Hi,
I have image paths stored inside a database, how do I create a link, in order to display the down dialog box to enable the user to download the file/image?
[code=php]<html> <head> <title>Download File From MySQL</title> <meta http-equiv="Content-Type" content="text/html; charset=iso-8859-1"> </head> <body> <?php $con = mysql_connect("HOST","USERNAME","PASSWORD"); if (!$con) { die('Could not connect: ' . mysql_error()); } mysql_select_db("DATABASE", $con); $query = "SELECT id, name FROM upload"; $result = mysql_query($query) or die('Error, query failed'); if(mysql_num_rows($result) == 0) { echo "Database is empty <br>"; } else { while(list($id, $name) = mysql_fetch_array($result)) { ?> <a href="download.php?id=<?php=$id;?>"><?php=$name;?></a> <br> <?php } } mysql_close($con); ?> </body> </html>[/code]
[code=php]$query = "SELECT id, name, field here FROM upload"; [/code]
[code=php]while(list($id, $name, $field here) = mysql_fetch_array($result))[/code]

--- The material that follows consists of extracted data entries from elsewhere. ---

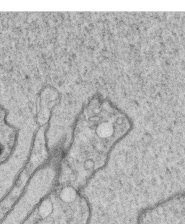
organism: C. elegans
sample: C. elegans oocyte; sperm cells
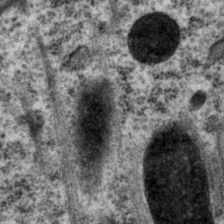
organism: P. pacificus
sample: Pharynx
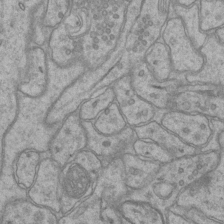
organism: Mouse
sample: CA1 Hippocampus
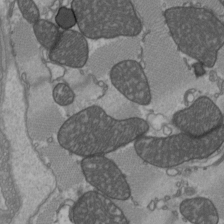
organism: C57BL Mouse
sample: Heart
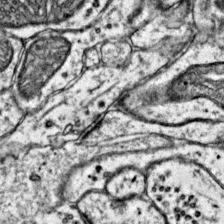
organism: Mouse
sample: Primary visual cortex
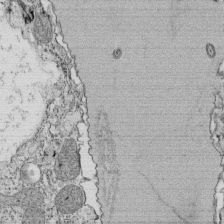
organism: Tetrahymena
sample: Cilia in tetrahymena
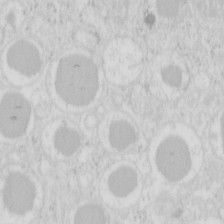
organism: Mouse
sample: Pancreas
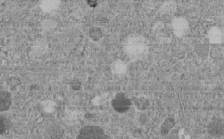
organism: C. elegans
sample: C. elegans embryo early stage
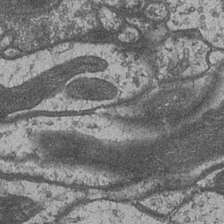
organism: Drosophila
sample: Optic medulla
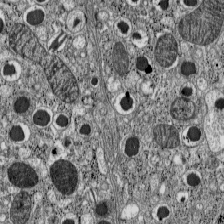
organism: C57BL Mouse
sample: Pancreatic islet
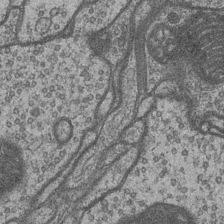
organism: Drosophila
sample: Optic medulla
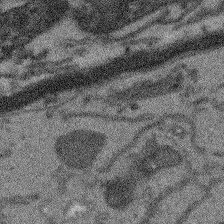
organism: Arabidopsis thaliana
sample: Root tip
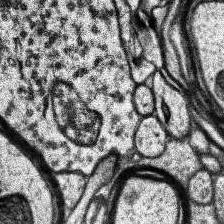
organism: Human
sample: Temporal Lobe
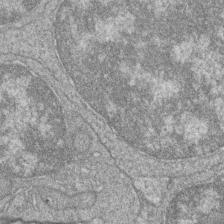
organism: Zebrafish
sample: Cilia; retinal pigment epithelium
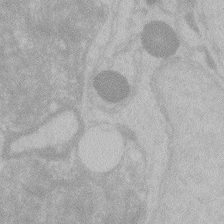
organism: Zebrafish
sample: Macrophage infected with Toxoplasma gondii
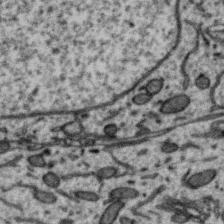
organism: Zebra finch
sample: Brain
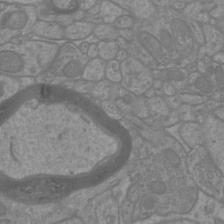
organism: Mouse
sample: Cortical neurons
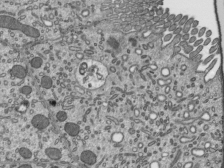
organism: Mouse
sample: Mouse epididymis efferent ductule cilia
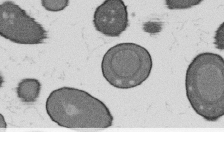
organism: B. subtilis
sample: Bacterial spore
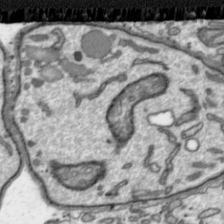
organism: Toxoplasma gondii
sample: Parasites in a vacuole inside a host cell
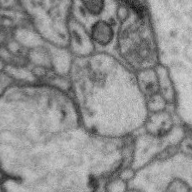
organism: Zebra finch
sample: Brain
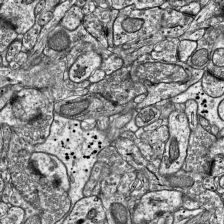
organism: Mouse
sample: Visual Cortex
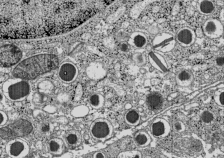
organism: C57BL Mouse
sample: Pancreatic islet
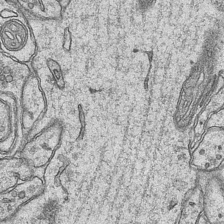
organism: Mouse
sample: CA1 Hippocampus
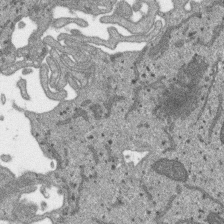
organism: Human
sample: Lung epithelial cells infected with SARS-CoV-2
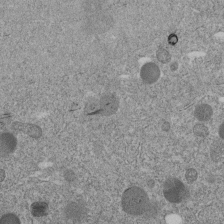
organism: C. elegans
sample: C. elegans embryo early stage
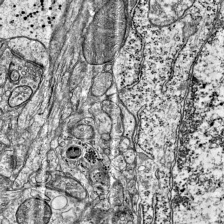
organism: Mouse
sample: Visual Cortex
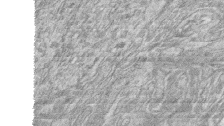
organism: Zebrafish
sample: synaptic ribbons in rod cells and cone cells
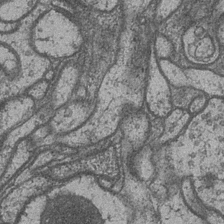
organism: Drosophila
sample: Optic medulla
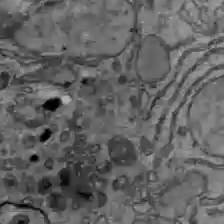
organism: C57BL Mouse
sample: Liver
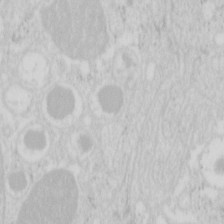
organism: Mouse
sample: Pancreas
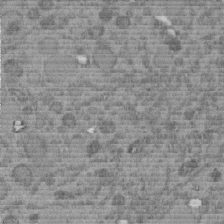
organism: C. elegans
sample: C. elegans embryo early stage
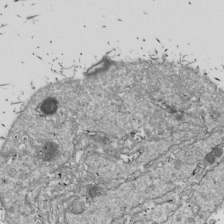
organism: Drosophila
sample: Cell division; meiosis; drosophila spermatocytes
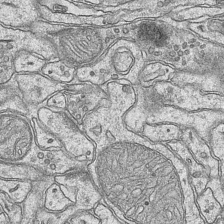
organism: Mouse
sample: CA1 Hippocampus
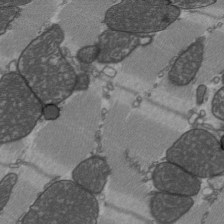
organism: C57BL Mouse
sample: Heart
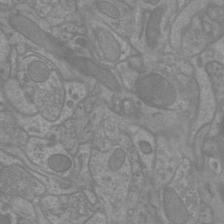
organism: Mouse
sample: Cortical neurons
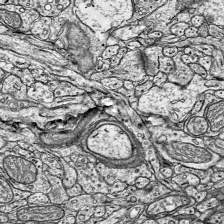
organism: Mouse
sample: Visual Cortex
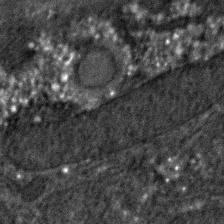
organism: C. elegans
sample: C. elegans embryo
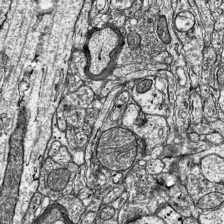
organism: Mouse
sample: Visual Cortex
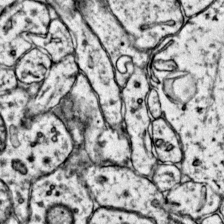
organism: Mouse
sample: Primary visual cortex
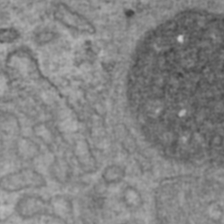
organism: Human
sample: Blood
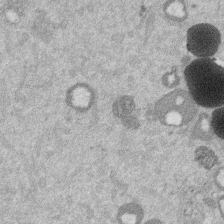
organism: Mouse
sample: Dividing mouse embryo 1 cell stage
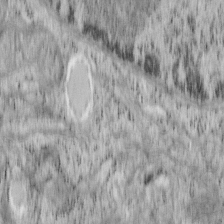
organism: Human
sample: HeLa cells
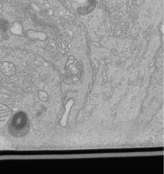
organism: Human
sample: Retinal organoid Rod and Cone cells
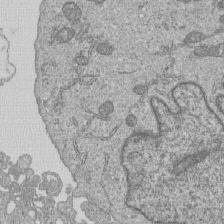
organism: Human
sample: MDA-MB-231 cells
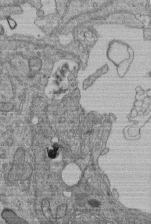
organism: Human
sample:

[code=php]<?php if(isset($_GET['id'])) { // if id is set then get the file with the id from database $con = mysql_connect("HOST","USERNAME","PASSWORD"); if (!$con) { die('Could not connect: ' . mysql_error()); } mysql_select_db("DATABASE", $con); $id = $_GET['id']; $query = "SELECT name, type, size, content " . "FROM upload WHERE id = '$id'"; $result = mysql_query($query) or die('Error, query failed'); list($name, $type, $size, $content) = mysql_fetch_array($result); header("Content-length: $size"); header("Content-type: $type"); header("Content-Disposition: attachment; filename=$name"); echo $content; mysql_close($conn); exit; } ?>[/code]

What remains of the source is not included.